The Geography 2050 Symposium is a multi-year strategic dialogue addressing the vital trends reshaping the geography of our planet over the next several decades. Robert Chen is a member of the Symposium programme committee and a counselor of the AGS. The fourth Geography 2050 Symposium will focus on mobility and is scheduled for November 16–17, 2017 at Columbia.
Research scientist Susana Adamo participated November 14 in the workshop, “Web, Social Media, and Cellphone Data for Demographic Research,” a pre-event to the 8th International Conference on Social Informatics (SocInfo2016) in Bellevue, Washington, November 14–17. She gave a presentation, “Incorporating Web, Social Media and Cellphone Data in Population Censuses: Possible Implications for Minimally-Modeled Population Surfaces,” co-authored with GIS programmer Kytt MacManus. The workshop sought to foster communication and exchange between population researchers and data scientists.

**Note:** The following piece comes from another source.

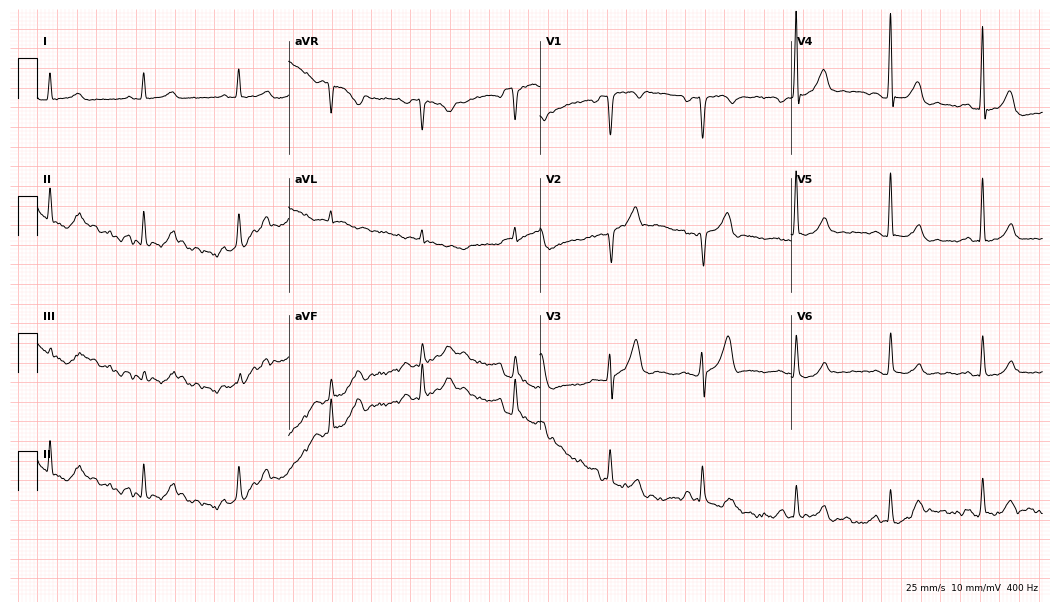
Resting 12-lead electrocardiogram. Patient: a male, 56 years old. None of these six findings is recorded: first-degree AV block, right bundle branch block, left bundle branch block, sinus bradycardia, atrial fibrillation, sinus tachycardia. Other findings, if any, are not listed.
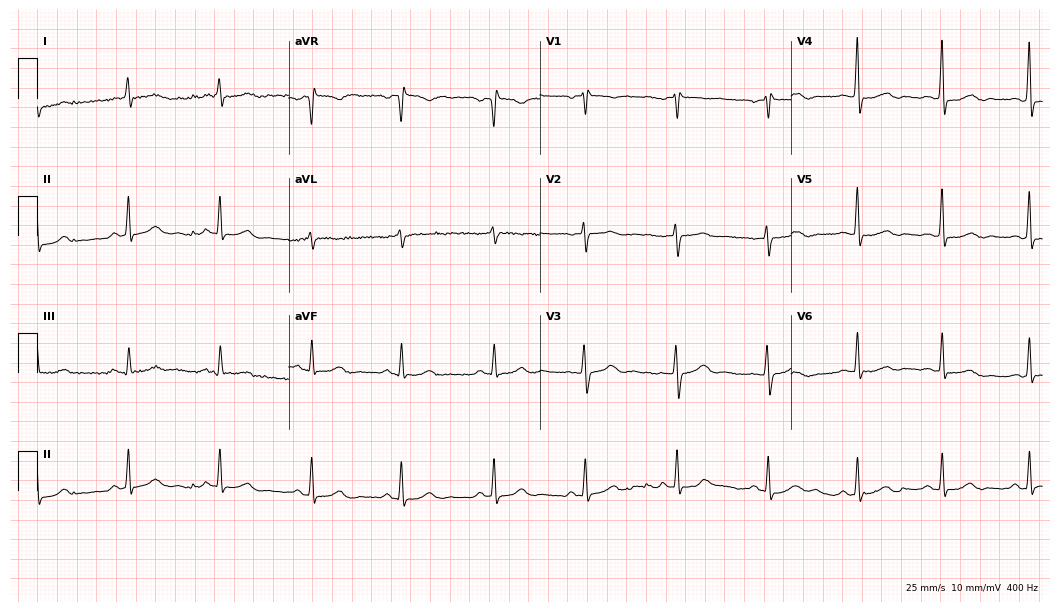
12-lead ECG from a female patient, 75 years old. Labelled as a normal ECG.
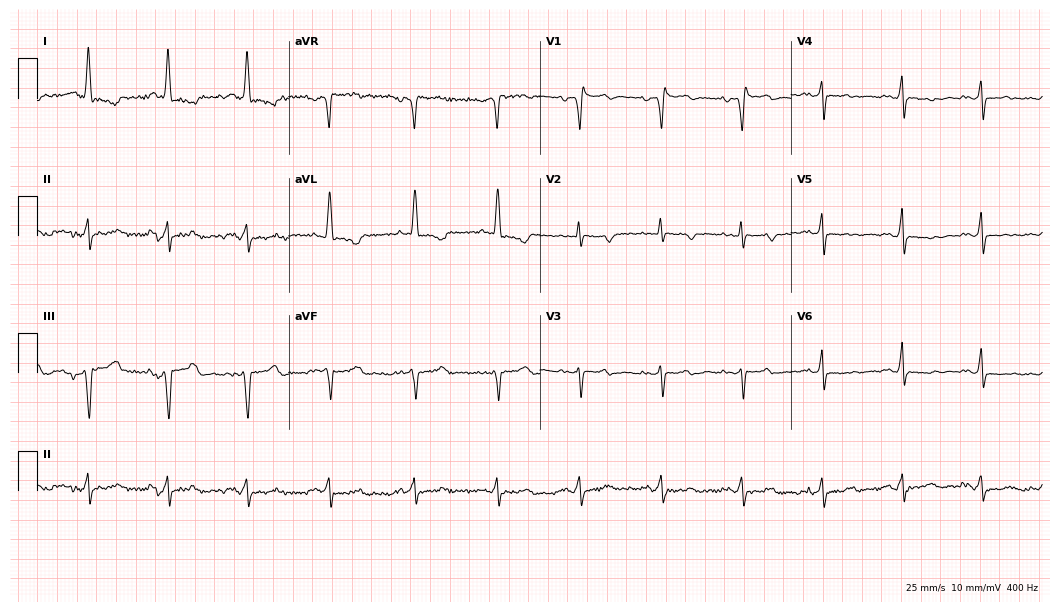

The keynote speaker at the workshop was Andreas Gros from Facebook, with whom CIESIN has been collaborating in producing new high resolution population data.
In Paris, Gregory Yetman, associate director for geospatial applications, attended the 9th European Forum for Geography and Statistics (EFGS) November 15–17. He presented “Global Population Distribution: A Continuum of Modeling Methods,” also co-authored with MacManus, reviewing different methods for disaggregating census population to settlement locations, including statistical models, remote sensing techniques, and social media and mobile data. The EFGS is a voluntary group of national statistical and mapping organizations and other interested parties focused on best practices for producing geostatistics.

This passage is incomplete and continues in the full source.